In the Weir Group at Wesleyan University, we perform molecular dynamics (MD) simulations of a ribosomal subsystem to study tuning of protein translation by the CAR interaction surface- a ribosomal interface identified by the lab that interacts with the +1 codon (poised to enter the ribosome A site).

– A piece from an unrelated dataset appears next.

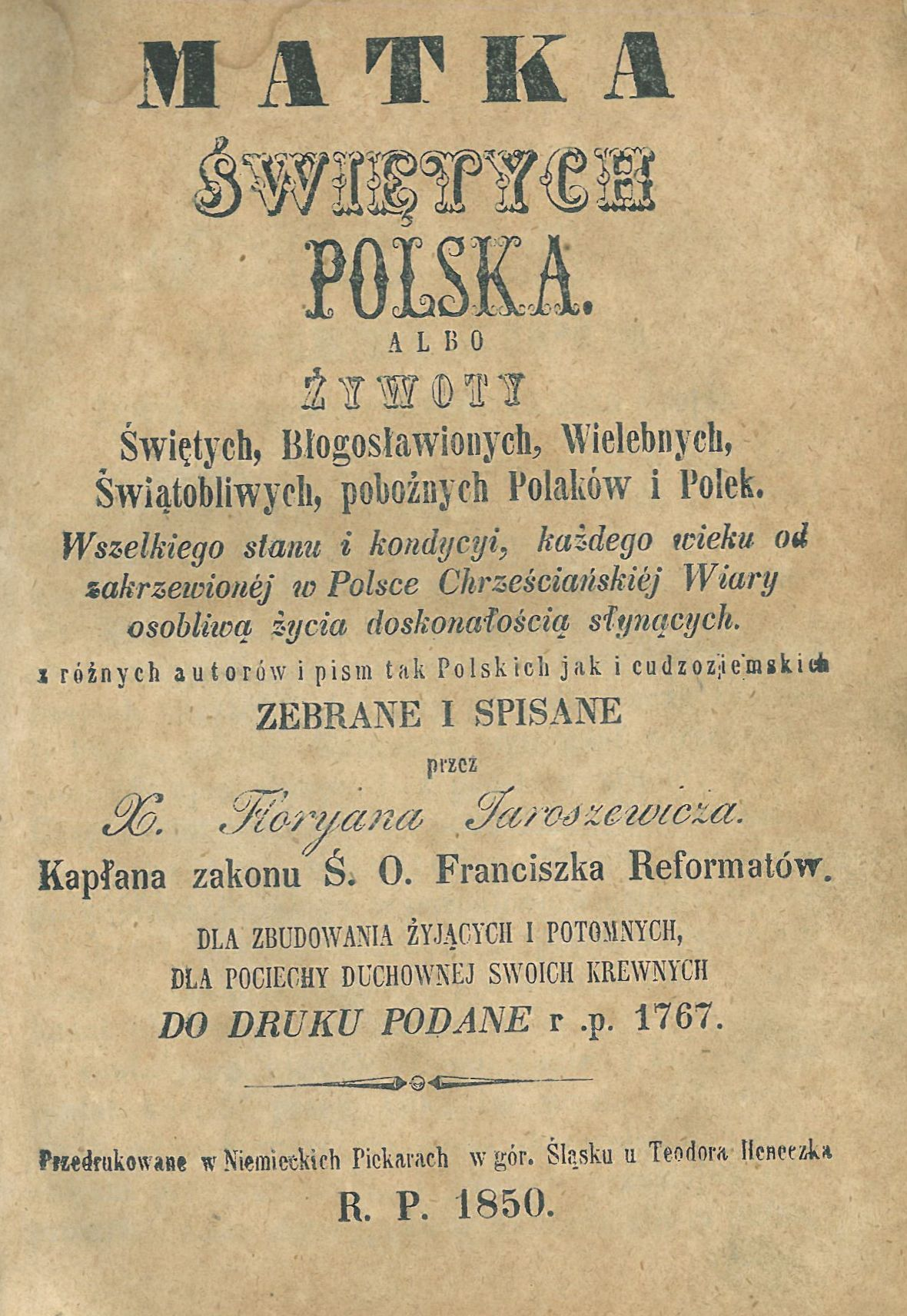 Karta tytułowa druku Matka świętych Polska autorstwa Floriana Jaroszewicza z 1850 r.

Our "computational genetics" research focuses on modifying adjacent codon identities at the A-site and the +1 positions to model how changes at these sites influence the behavior of the CAR surface and corellate with translation rate variations.

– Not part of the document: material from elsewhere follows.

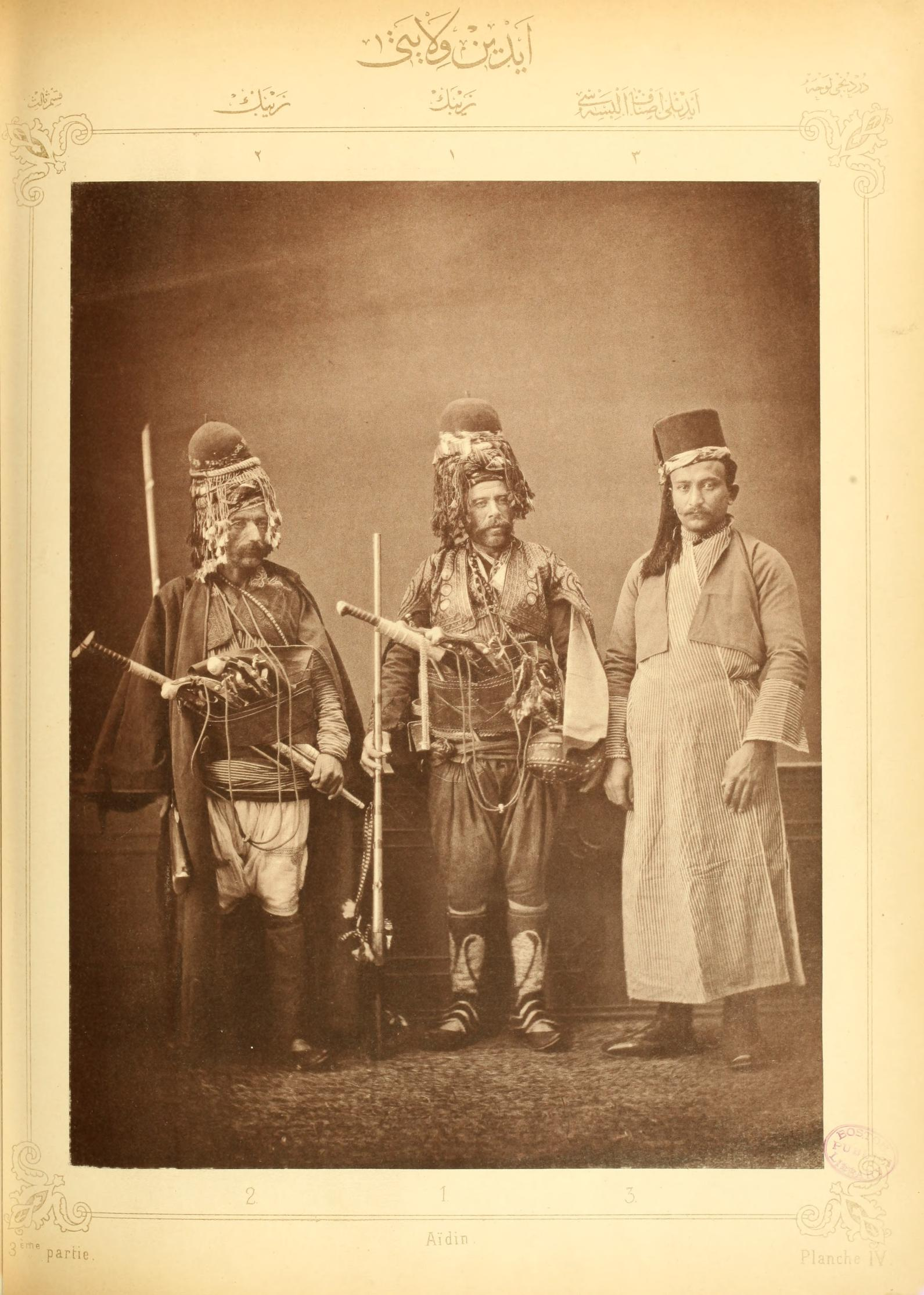 VILAYET D'AÏDIN PLANCHE IV: Zeïbek Artisan d'Aïdin

## Quickstart example (see examples for more use-cases;contour plots, UMAP, MSM, etc):

[![Open In Colab](https://colab.research.google.com/assets/colab-badge.svg)](
https://colab.research.google.com/github/zeper-eng/mdsa-tools/blob/main/notebooks/Quick_Start.ipynb)
[![Binder](https://mybinder.org/badge_logo.svg)](
https://mybinder.org/v2/gh/zeper-eng/mdsa-tools/HEAD?labpath=notebooks/Quick_Start.ipynb)
[![nbviewer](https://img.shields.io/badge/View%20Notebook-nbviewer-blue)](
https://nbviewer.org/github/zeper-eng/mdsa-tools/blob/main/notebooks/Quick_Start.ipynb)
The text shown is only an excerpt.